Last Week on My Mac: Upgrades and the standard user
When Apple released macOS Ventura on 24 October 2022, it made an unannounced change. For the first time in over twenty years, the upgrade to the new major version wasn’t an upgrade at all, just an update. If that seems too subtle a distinction, let me spell out how profoundly that has changed macOS, and who makes the decisions.
When we upgraded from Big Sur to Monterey the year before, Software Update downloaded the full installer app from the App Store and ran that if you authenticated as an admin user. If you were only a standard user, you couldn’t install the upgrade, so there was no danger of someone in your family, for example, inadvertently upgrading your Mac without your involvement, assuming they are only a standard user and you have the power of being the admin user.
During the beta-testing phase of Ventura, many of us realised that Apple intended to change how upgrades would work. Because this wasn’t included in any of the beta documentation, nor announced officially by Apple, we were unable to warn folk until Apple released Ventura, by which time it was too late for many. As I warned at the time:
“If you’re intending to upgrade to Ventura, this is being performed as an update rather than a full install, so for an Apple silicon Mac already running Monterey 12.6 should only be around 6.37 GB in size. This should work for all Macs running macOS 12.3 and later, although download sizes will vary.”
It was Tom Bridge who first spelled out the profound consequences:
“As Admins inadvertently discovered — as Apple did not document this at WWDC or in the material that followed — during the beta period, macOS 12.3 – 12.6 see these “delta” updates as minor software updates, even if they would result in a major upgrade. That means the following things are true:
Delta updates do not require admin rights to install
Delta updates are substantially smaller
Delta updates install substantially faster
These are all great things for end users. No more 60 minute major upgrades that have to happen when the user can spare an hour! Standard users can upgrade on their own! Upgrades are much smaller!”
You might wonder why standard users should even be able to update macOS between minor versions.

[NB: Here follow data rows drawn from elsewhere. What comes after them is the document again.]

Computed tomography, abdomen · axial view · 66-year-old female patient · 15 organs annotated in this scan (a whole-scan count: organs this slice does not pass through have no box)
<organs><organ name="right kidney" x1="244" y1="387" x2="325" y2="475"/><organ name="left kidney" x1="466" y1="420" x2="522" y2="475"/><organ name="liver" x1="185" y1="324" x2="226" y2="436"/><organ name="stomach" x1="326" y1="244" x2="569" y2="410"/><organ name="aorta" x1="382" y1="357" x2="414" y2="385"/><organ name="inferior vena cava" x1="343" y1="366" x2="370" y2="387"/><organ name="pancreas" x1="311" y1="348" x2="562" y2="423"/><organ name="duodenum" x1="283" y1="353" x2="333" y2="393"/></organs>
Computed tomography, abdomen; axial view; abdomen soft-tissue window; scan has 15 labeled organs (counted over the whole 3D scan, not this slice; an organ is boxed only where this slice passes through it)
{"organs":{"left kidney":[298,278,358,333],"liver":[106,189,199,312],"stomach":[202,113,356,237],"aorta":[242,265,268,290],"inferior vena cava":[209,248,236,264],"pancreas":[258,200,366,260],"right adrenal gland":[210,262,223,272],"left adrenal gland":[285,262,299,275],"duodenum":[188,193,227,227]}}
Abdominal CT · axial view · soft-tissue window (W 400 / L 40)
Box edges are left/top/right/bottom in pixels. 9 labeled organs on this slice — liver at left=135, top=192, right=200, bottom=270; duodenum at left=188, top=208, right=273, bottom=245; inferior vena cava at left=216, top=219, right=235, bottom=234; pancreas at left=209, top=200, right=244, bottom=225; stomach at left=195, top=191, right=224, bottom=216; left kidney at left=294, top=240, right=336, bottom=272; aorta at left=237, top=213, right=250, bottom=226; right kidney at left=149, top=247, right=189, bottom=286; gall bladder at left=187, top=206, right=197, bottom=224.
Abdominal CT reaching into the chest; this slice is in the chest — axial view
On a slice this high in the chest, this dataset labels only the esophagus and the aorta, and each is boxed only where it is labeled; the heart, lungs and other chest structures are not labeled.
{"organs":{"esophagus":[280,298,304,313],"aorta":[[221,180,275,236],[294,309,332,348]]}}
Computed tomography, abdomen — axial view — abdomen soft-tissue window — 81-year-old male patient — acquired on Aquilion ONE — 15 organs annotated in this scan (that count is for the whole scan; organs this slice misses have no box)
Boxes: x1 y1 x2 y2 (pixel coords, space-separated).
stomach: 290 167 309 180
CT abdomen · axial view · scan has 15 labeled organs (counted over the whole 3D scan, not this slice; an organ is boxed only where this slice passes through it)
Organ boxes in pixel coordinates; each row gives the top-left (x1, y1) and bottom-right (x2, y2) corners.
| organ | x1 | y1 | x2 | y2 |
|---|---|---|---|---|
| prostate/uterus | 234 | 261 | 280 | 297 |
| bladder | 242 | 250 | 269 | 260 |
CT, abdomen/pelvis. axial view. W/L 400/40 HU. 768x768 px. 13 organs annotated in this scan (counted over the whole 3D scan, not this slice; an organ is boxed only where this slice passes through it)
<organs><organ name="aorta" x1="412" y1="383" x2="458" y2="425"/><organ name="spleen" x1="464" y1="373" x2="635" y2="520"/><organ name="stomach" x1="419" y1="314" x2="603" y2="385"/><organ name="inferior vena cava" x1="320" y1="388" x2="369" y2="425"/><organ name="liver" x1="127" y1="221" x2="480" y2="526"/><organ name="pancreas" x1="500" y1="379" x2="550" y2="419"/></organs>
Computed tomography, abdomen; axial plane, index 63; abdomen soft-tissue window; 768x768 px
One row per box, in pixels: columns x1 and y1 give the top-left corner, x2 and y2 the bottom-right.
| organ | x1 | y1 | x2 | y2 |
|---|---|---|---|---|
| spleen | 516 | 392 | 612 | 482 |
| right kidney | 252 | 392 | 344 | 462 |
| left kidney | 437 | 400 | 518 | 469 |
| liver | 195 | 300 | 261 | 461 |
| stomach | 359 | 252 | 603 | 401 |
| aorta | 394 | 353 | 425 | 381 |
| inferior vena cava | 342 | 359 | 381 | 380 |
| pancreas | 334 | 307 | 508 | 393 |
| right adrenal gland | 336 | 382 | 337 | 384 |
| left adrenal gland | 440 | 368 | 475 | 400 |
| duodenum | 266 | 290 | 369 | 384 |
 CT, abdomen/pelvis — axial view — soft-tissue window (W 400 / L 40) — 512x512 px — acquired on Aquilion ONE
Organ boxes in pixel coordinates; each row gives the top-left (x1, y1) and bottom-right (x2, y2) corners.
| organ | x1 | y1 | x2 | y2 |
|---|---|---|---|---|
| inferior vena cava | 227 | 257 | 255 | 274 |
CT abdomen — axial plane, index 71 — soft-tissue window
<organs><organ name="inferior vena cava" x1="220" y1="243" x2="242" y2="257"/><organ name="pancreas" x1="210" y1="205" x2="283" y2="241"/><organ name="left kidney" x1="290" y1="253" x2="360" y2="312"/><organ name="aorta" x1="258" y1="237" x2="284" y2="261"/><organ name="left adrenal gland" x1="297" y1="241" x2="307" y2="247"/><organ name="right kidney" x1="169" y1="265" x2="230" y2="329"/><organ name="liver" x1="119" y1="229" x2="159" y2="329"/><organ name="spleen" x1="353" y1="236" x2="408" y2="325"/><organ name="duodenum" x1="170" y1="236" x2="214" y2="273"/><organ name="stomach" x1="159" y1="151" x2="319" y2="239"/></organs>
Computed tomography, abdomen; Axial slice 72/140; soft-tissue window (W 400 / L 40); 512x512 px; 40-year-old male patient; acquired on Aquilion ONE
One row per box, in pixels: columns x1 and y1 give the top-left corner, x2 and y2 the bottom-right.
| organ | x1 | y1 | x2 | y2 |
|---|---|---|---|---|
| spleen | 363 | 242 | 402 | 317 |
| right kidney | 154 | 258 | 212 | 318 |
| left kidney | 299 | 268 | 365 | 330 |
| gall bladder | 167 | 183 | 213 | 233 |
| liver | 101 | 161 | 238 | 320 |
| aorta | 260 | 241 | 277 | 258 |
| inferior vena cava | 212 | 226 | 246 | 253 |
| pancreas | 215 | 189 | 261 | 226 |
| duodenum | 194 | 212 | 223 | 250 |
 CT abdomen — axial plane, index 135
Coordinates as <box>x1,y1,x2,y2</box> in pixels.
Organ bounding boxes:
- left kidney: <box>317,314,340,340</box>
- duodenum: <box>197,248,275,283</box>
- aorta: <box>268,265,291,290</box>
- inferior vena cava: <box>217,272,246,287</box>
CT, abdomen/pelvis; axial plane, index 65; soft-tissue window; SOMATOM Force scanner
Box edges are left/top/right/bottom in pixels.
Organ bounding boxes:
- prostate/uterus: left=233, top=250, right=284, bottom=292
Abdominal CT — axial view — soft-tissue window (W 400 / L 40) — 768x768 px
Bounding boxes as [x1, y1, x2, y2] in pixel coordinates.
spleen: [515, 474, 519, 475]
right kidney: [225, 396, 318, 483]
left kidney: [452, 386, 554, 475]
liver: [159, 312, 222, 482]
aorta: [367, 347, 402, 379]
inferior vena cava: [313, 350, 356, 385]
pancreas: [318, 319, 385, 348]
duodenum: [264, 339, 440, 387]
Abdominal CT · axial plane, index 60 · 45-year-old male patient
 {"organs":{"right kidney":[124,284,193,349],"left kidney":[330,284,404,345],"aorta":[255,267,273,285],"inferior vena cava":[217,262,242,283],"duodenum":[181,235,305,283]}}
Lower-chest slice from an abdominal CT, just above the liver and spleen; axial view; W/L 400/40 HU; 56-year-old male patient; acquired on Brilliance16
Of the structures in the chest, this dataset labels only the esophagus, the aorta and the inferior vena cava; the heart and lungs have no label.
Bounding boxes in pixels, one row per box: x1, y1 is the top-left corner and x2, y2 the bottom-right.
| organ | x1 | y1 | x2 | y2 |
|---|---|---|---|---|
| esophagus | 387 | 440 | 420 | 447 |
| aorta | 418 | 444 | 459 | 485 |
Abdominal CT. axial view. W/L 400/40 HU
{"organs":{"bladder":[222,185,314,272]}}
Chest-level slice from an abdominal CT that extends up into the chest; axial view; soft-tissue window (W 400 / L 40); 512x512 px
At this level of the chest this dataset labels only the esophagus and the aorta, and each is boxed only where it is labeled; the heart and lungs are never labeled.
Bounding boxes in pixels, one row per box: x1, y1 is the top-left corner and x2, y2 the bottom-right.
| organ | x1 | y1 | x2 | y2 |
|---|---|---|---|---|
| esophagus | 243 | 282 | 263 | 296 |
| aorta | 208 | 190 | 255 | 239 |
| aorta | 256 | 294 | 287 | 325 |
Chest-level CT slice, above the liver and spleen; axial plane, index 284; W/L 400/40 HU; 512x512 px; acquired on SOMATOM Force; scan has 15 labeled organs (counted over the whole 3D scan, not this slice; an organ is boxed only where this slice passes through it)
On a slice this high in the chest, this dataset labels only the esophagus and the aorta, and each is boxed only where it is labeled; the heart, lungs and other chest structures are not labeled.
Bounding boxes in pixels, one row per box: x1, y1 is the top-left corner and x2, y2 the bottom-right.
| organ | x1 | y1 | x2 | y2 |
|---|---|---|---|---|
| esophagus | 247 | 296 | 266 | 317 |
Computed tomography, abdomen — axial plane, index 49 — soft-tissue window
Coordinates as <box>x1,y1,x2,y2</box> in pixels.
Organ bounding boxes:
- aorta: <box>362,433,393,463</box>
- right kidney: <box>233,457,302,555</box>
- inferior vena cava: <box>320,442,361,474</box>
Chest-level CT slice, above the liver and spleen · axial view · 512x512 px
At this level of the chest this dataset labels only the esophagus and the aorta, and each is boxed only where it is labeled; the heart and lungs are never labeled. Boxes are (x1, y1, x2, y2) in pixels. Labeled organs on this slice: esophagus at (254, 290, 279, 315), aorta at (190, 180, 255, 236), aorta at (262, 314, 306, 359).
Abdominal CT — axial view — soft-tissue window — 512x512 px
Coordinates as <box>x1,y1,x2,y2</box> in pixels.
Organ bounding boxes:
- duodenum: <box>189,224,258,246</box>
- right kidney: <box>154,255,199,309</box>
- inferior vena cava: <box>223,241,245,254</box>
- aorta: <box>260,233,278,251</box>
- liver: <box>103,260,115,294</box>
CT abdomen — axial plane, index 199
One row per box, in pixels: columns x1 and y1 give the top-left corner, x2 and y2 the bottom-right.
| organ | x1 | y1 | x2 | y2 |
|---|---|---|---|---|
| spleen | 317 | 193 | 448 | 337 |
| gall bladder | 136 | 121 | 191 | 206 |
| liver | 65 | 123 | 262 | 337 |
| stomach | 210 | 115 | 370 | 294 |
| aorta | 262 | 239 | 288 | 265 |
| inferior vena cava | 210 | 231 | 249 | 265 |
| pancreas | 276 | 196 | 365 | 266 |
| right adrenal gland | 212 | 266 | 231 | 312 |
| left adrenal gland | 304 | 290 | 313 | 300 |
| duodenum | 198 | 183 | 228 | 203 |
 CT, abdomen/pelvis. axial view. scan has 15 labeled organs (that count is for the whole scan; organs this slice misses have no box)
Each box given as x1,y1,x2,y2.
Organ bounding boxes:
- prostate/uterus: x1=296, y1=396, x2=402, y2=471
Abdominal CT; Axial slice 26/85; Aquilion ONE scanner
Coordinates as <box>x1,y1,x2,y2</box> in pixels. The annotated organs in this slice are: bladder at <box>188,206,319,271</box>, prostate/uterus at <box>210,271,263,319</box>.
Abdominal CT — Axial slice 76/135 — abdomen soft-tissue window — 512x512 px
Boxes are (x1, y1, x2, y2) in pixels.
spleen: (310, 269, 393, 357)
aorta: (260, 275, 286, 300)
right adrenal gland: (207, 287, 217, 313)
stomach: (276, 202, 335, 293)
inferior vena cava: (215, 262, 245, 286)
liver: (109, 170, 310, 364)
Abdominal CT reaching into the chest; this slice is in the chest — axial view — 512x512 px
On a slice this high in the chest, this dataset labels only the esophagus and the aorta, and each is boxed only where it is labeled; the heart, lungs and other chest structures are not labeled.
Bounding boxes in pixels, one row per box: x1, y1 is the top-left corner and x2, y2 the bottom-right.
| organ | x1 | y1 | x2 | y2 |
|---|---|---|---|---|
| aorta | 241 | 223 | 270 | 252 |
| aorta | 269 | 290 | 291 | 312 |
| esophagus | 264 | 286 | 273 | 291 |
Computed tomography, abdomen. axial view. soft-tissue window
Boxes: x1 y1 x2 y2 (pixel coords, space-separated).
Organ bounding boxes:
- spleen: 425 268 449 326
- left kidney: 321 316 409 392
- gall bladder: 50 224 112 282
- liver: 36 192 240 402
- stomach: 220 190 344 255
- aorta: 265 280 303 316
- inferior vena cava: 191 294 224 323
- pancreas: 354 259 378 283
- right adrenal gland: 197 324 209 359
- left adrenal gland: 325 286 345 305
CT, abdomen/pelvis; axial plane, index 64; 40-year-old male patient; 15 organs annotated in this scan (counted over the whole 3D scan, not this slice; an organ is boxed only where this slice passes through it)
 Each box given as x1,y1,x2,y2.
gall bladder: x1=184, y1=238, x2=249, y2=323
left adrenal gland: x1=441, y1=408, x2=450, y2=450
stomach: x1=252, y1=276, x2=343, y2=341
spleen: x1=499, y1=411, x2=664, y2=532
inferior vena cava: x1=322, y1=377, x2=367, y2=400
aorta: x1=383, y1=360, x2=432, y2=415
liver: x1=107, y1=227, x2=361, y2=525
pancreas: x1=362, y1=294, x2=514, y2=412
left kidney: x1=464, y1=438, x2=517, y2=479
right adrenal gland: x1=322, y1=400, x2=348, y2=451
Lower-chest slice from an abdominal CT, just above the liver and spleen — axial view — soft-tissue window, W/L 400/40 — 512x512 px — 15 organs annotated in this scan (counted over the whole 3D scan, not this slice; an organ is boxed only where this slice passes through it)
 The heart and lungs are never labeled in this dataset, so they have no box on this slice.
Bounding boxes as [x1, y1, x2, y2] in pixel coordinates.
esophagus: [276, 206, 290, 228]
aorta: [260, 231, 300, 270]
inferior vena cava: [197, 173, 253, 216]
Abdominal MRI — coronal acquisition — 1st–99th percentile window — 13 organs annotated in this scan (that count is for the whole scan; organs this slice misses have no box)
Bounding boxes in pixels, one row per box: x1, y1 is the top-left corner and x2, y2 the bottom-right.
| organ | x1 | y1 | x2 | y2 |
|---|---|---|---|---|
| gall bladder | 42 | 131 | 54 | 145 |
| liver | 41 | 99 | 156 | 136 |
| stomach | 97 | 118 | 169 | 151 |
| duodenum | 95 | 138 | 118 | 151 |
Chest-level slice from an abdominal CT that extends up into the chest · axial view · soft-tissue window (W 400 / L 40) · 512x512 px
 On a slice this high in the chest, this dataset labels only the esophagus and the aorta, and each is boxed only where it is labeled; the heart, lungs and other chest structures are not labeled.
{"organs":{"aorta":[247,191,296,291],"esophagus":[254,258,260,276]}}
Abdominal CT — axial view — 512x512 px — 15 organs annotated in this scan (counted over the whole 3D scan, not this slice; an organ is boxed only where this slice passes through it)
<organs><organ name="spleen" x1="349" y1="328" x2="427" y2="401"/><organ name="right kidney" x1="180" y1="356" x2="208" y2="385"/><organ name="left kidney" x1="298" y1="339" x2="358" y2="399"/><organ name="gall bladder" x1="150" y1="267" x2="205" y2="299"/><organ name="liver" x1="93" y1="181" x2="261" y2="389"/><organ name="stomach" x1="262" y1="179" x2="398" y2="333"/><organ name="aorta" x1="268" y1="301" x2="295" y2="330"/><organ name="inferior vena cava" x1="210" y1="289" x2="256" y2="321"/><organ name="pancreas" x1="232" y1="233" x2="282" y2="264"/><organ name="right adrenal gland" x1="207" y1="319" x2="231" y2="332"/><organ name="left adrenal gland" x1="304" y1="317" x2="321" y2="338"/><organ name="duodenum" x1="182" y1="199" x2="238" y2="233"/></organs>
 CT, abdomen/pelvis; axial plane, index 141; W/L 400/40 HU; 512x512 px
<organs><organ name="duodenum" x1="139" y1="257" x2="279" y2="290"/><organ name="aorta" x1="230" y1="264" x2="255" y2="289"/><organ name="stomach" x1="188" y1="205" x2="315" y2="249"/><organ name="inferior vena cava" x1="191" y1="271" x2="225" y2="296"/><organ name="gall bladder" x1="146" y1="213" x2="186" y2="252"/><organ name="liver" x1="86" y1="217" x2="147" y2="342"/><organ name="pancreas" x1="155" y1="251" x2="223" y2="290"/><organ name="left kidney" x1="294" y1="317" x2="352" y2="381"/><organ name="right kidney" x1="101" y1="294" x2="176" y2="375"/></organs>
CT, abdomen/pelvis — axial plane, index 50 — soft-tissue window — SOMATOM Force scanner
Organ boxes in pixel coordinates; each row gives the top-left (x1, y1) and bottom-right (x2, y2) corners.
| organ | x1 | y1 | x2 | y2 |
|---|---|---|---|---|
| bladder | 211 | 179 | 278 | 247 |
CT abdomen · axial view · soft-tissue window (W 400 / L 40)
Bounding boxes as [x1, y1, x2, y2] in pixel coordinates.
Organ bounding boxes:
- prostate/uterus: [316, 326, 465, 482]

As Classic Mac OS was thoroughly egalitarian and never made any distinction between different classes of user, you could equally argue that every user should have admin rights anyway. What is clearly wrong here is that silently changing the upgrade mechanism has brought such a profound change in what standard users can do by themselves.
The evidence points to Apple not appreciating the consequences either: over three years later, its documentation still claims that “before installation” [of a macOS update] “begins, you’re asked to enter your administrator password.” That was published on 5 December 2025, and at its end it even explains carefully the difference between updates and upgrades, although that seems to have come to an end over three years ago.
Apple doesn’t appear to lay down any hard and fast definition of what differences there are between standard and admin users, other than the guidance that “standard users can install apps and change their own settings, but can’t add other users or change other users’ settings.” That’s consistent with a more general rule of thumb that a standard user’s actions should be constrained to those that only affect their own user account, whereas an admin user can undertake actions that affect other user accounts as well.
Applying that to macOS updates and upgrades suggests that standard users should be prevented from initiating either, as they clearly affect all users. It’s wholly inappropriate that someone who isn’t trusted to add another user should be trusted to install updates/upgrades that could render installed apps unusable, or in the worst case make that Mac unbootable.
Allowing standard users to update/upgrade macOS isn’t just a quirk that we have to get used to. By further blurring the distinction between the two classes of user, it questions whether all users should have admin privileges, and be done with the pretence that somehow being a standard user is in any meaningful way protective.
Perhaps the motivation behind this is Apple’s relentless drive to get us all to update/upgrade macOS immediately. That’s an obsession that ignores the many professional users who can’t afford to have their production platforms broken when crucial third-party products can’t work with the latest version of macOS. I think particularly of those involved in audio production, whose problems should be only too well appreciated by Apple.
As we prepare ourselves to enter the year that will bring macOS 27 to Apple silicon Macs, Apple needs to reconsider the status of standard user, and either block it from installing macOS updates/upgrades, or do away with it altogether.